Programmatically collect normalized news from (almost) any website.

Filter by topic, country, or language.

By newscatcherapi.com (this package is fully self-sufficient, you can just use it. No dependency on external services/API)

Demo

Motivation

While working on newscatcherapi - JSON API to query news articles, I came up with an idea to make a simple Python package that would allow to easily grab the live news data.

When I used to be a junior data scientist working on my own side projects, it was difficult for me to operate with external data sources. I knew Python quite well, but in most cases it was not enough to build proper data pipelines that required gathering data on my own. I hope that this package will help you with your next project.

Even though I do not recommend to use this package for any production systems, I believe that it should be enough to test your assumptions and build some MVPs.

Installation

pip install newscatcher --upgrade

Quick Start

from newscatcher import Newscatcher

Get the latest news from nytimes.com (we support thousands of news websites, try yourself!) main news feed

nc = Newscatcher(website = 'nytimes.com')
results = nc.get_news()

# results.keys()
# 'url', 'topic', 'language', 'country', 'articles'

# Get the articles
articles = results['articles']

first_article_summary = articles[0]['summary']
first_article_title = articles[0]['title']

Get the latest news from nytimes.com politics feed

nc = Newscatcher(website = 'nytimes.com', topic = 'politics')

results = nc.get_news()
articles = results['articles']

There is a limited set of topic that you might find:

'tech', 'news', 'business', 'science', 'finance', 'food', 'politics', 'economics', 'travel', 'entertainment', 'music', 'sport', 'world'

However, not all topics are supported by every newspaper.
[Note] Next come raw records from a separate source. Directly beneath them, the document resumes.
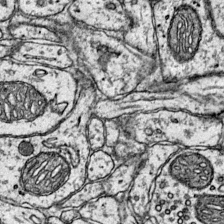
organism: Mouse
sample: Primary visual cortex
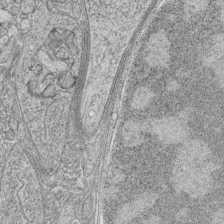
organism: Zebrafish
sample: synaptic ribbons in rod cells and cone cells
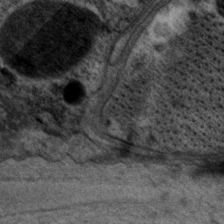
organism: P. pacificus
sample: Pharynx
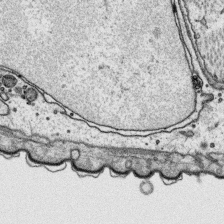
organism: Platynereis dumerilii
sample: Parapodia
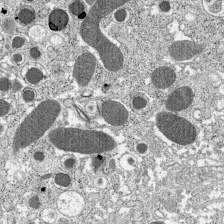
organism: C57BL Mouse
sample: Pancreatic islet
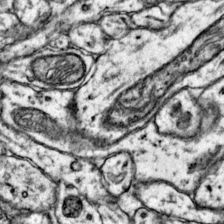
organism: Mouse
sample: Primary visual cortex
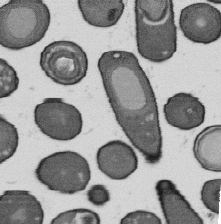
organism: B. subtilis
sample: Bacterial spore
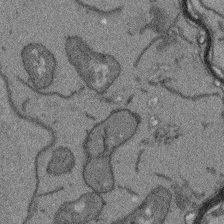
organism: Arabidopsis thaliana
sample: Root tip
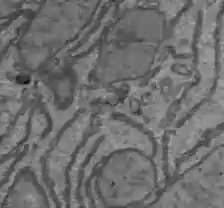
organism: C57BL Mouse
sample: Liver
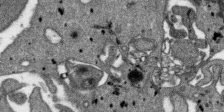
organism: Human
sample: Lung epithelial cells, uninfected (mock) control
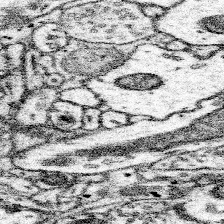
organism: Mouse
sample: Somatosensory cortex neuropil
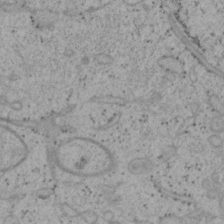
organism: Human
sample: HeLa cells
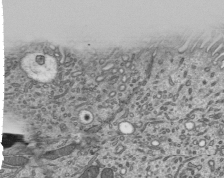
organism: Mouse
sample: Mouse epididymis efferent ductule cilia
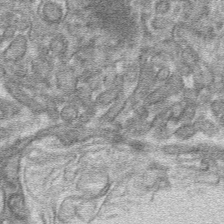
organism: Mouse
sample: Mouse hepatocytes
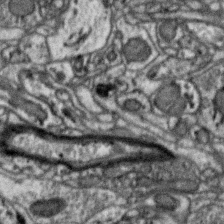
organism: Zebra finch
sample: Brain
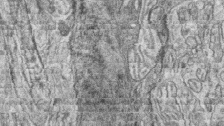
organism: Zebrafish
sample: synaptic ribbons in rod cells and cone cells
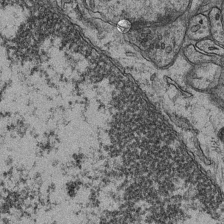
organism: Mouse
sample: CA1 Hippocampus
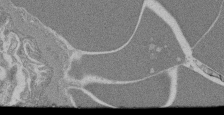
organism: Mouse
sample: Glomerulus
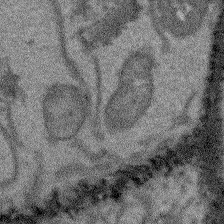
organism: Arabidopsis thaliana
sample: Root tip
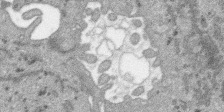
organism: Human
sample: Lung epithelial cells infected with SARS-CoV-2
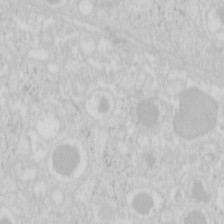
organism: Mouse
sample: Pancreas
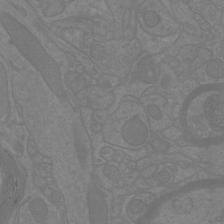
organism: Mouse
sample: Cortical neurons
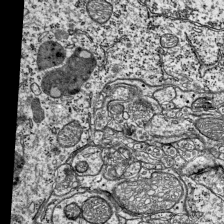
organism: Mouse
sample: Visual Cortex
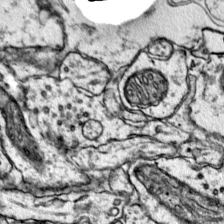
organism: Mouse
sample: Primary visual cortex
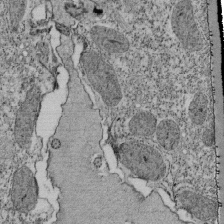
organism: Tetrahymena
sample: Cilia in tetrahymena
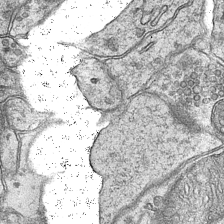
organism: Mouse
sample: CA1 Hippocampus
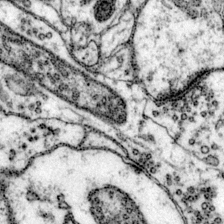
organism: Mouse
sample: Primary visual cortex
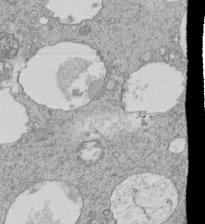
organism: Tetrahymena
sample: Cilia in tetrahymena
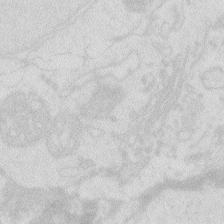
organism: Zebrafish
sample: Macrophage
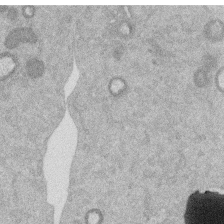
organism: Mouse
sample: Dividing mouse embryo 1 cell stage
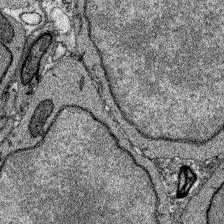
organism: Zebrafish
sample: Larval olfactory bulb
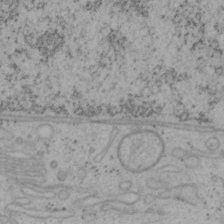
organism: Human
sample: HeLa cells
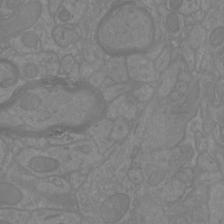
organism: Mouse
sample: Cortical neurons
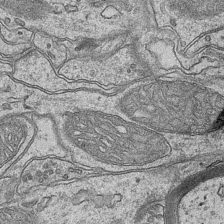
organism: Mouse
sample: CA1 Hippocampus

How to check which topics are supported by which newspaper:

from newscatcher import describe_url

describe = describe_url('nytimes.com')

print(describe['topics'])

Get the list of all news feeds by topic/language/country

If you want to find the full list of supported news websites you can always do so using urls() function

from newscatcher import urls

# URLs by TOPIC
politic_urls = urls(topic = 'politics')

# URLs by COUNTRY
american_urls = urls(country = 'US')

# URLs by LANGUAGE
english_urls = urls(language = 'en')

# Combine any from topic, country, language
american_english_politics_urls = urls(country = 'US', topic = 'politics', language = 'en') 
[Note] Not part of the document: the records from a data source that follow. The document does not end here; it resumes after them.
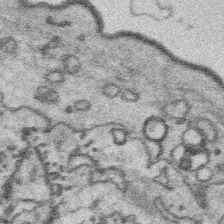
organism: Platynereis dumerilii
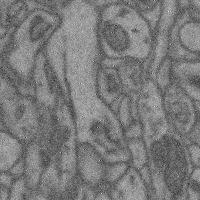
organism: Mouse
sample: Cerebral cortex
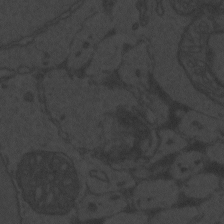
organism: Zebrafish
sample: Macrophage infected with Toxoplasma gondii
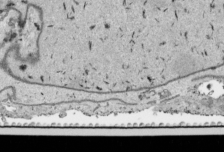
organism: Human
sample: Mitochondria in HCT116 cells
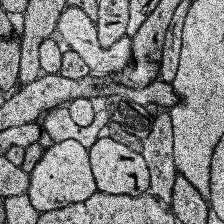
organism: Human
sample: Temporal Lobe
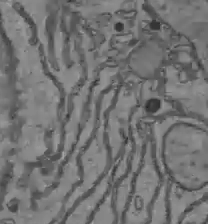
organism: C57BL Mouse
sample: Liver
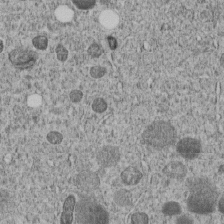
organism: C. elegans
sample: C. elegans embryo early stage
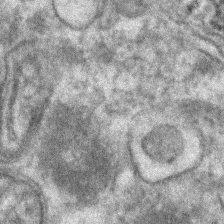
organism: Human
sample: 1205lu cells
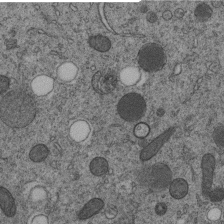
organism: C. elegans
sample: C. elegans embryo early stage
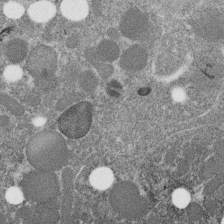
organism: C. elegans
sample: C. elegans embryo early stage
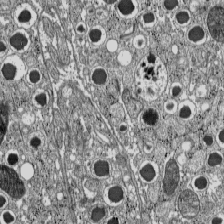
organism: C57BL Mouse
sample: Pancreatic islet
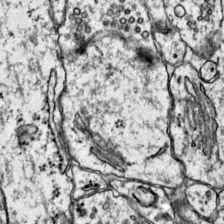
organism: Mouse
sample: Primary visual cortex
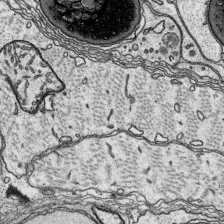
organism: Platynereis dumerilii
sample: Parapodia
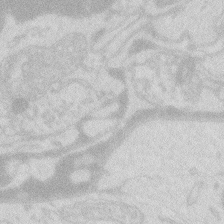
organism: Zebrafish
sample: Macrophage
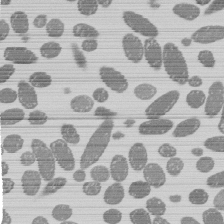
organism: E. coli
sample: Bacterial nucleoid
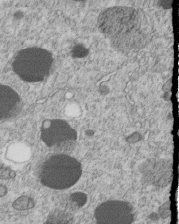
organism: C. elegans
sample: C. elegans embryo early stage
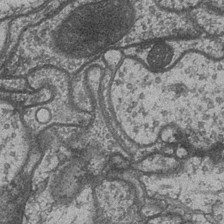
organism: Drosophila
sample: Optic medulla
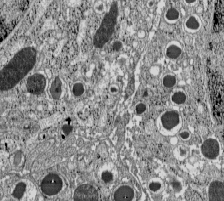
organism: C57BL Mouse
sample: Pancreatic islet
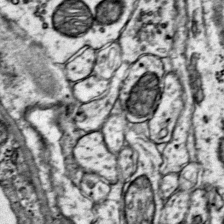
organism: Mouse
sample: Primary visual cortex
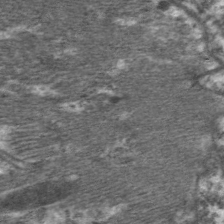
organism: C. elegans
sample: Pharynx
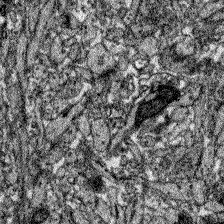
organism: Zebrafish
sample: Larval olfactory bulb
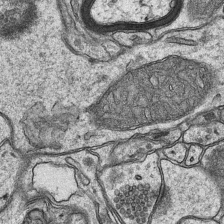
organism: Mouse
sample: CA1 Hippocampus
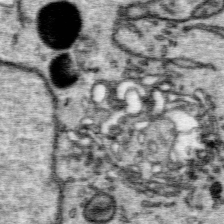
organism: Human
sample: HeLa cells
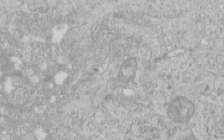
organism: Human
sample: Centriole in RPE cells
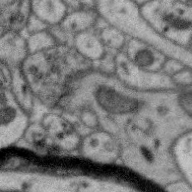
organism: Zebra finch
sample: Brain
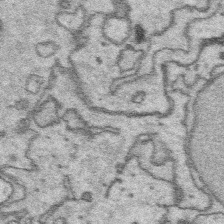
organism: Platynereis dumerilii
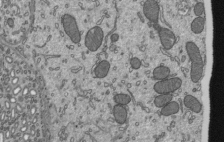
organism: Mouse
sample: Mouse epididymis efferent ductule cilia
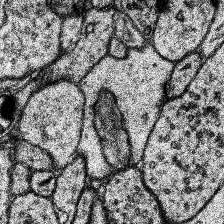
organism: Human
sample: Temporal Lobe
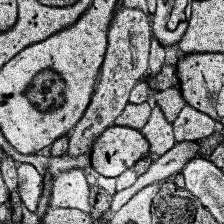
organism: Human
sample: Temporal Lobe

# note some websites do not explicitly declare their language 
# as a result they will be excluded from queries based on language

Documentation

Newscatcher Class

from newscatcher import Newscatcher

Newscatcher(website, topic = None)

Please take the base form url of a website (without www.,neither https://, nor / at the end of url).

For example: “nytimes”.com, “news.ycombinator.com” or “theverge.com”.


Newscatcher.get_news() - Get the latest news from the website of interest.

Allowed topics: tech, news, business, science, finance, food, politics, economics, travel, entertainment, music, sport, world

If no topic is provided, the main feed is returned.

Returns a dictionary of 5 elements:

  1. url - URL of the website
  2. topic - topic of the returned feed
  3. language - language of returned feed
  4. country - country of returned feed
  5. articles - articles of the feed. Feedparser object

Newscatcher.get_headlines() - Returns only the headlines


Newscatcher.print_headlines(n) - Print top n headlines




describe_url() & urls()

Those functions exist to help you navigate through this package


from newscatcher import describe_url

describe_url(website) - Get the main info on the website.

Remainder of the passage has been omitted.